If you add up the number of “stars” in Matthew Bate’s first feature they amount to, perhaps, 4.5 humans. By that I don’t mean one of them is half a man. Rather, all five seem to be a tad lacking—and that’s being generous. The documentary concerns two Midwestern college grads (Eddie Guerriero and Mitch Deprey) who relocate to San Francisco in 1987. They soon discover that Peter and Raymond, the two older men living in the apartment next door, are extremely loud and very angry—all the time. They are also raging alcoholics. Their inexplicable infuriation is exacerbated by the fact that Peter seems to be a flaming queen, and Ray a hateful homophobe. Tony, a “friend,” is often caught in the verbal crossfire.

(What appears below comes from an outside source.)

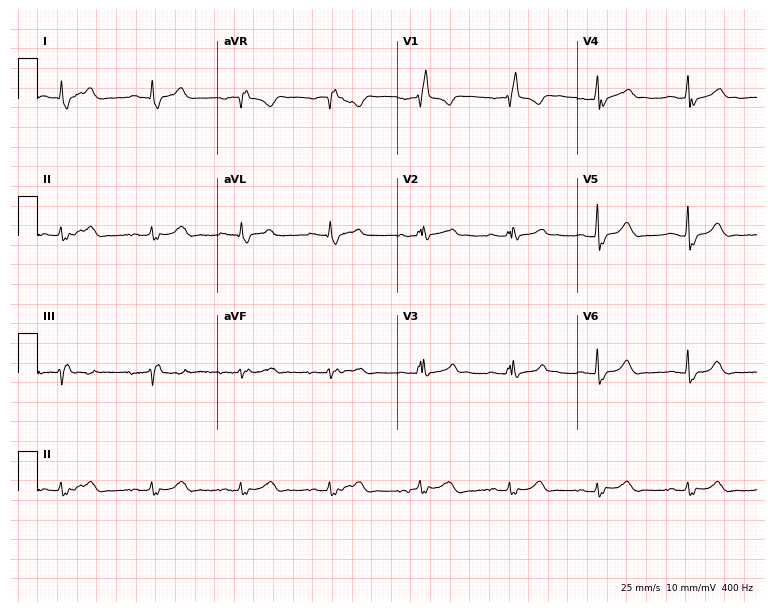
Electrocardiogram, a 43-year-old female. Interpretation includes right bundle branch block.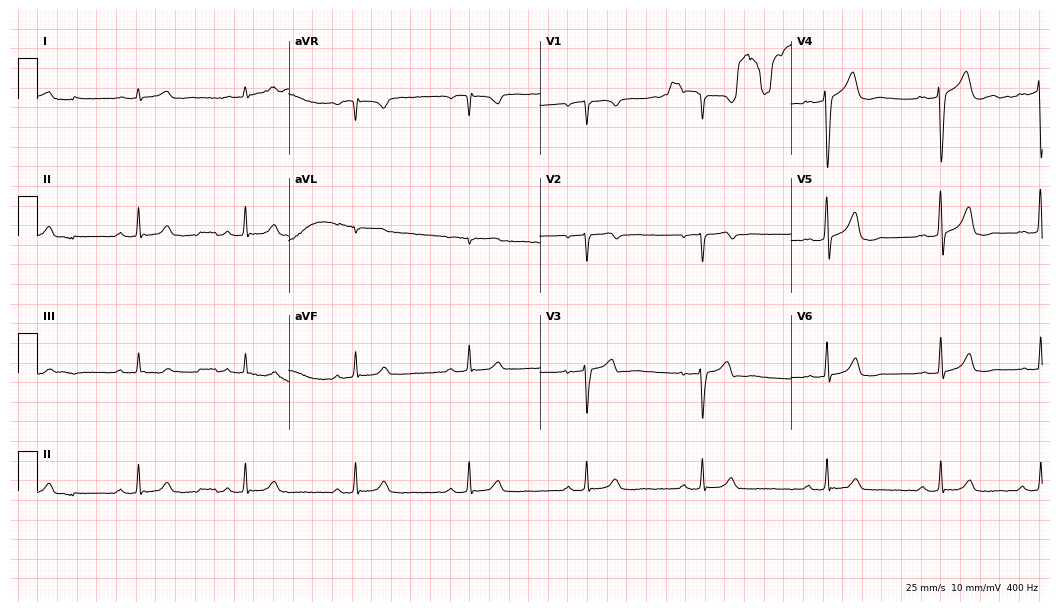
Standard 12-lead ECG recorded from a man, 40 years old. Read as a normal ECG.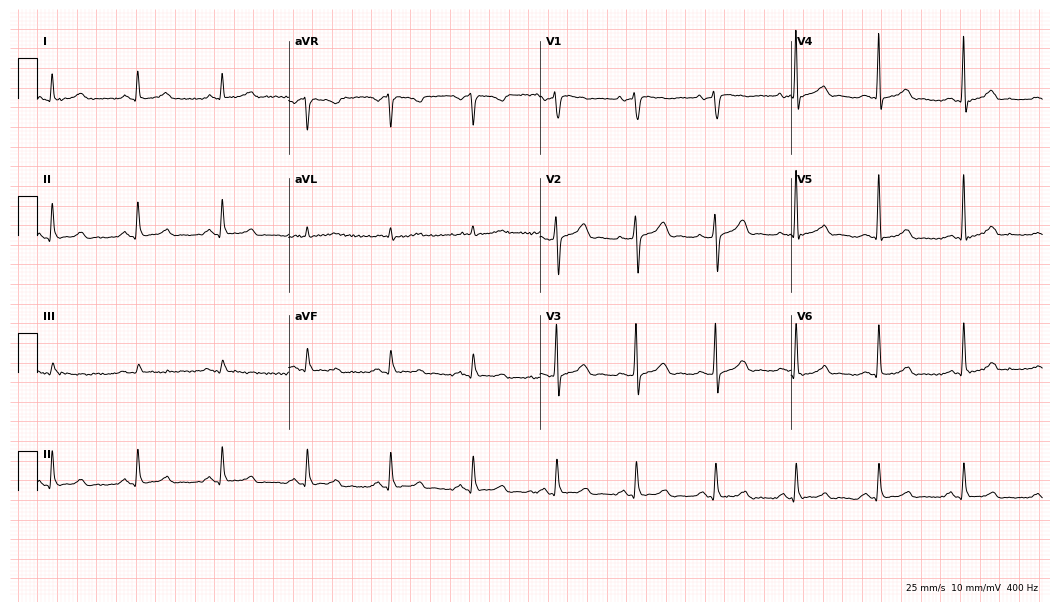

Eddie and Mitch decide to make a “field recording.” Today there are seven CDs worth of material in the Shut Up Little Man audio series. The beloved-by-radio-DJ phenomenon spread worldwide virally—thanks to that pre-Internet device known as the cassette tape. It has spawned comic books, a play, and multiple failed film adaptations (excluding the 2002 non-classic, Shut Yer Dirty Little Mouth). Musicians with samplers (notably Devo) are addicted to the stuff.
In Bate’s film, shot in the present, the audience sees Eddie and Mitch retell the story while they attempt to justify their audio-voyeurism. The director also tags along on their quest to locate Tony, the (barely) surviving subject. It’s a fascinating, occasionally nauseating tale of wasted human life, energy, and brain cells.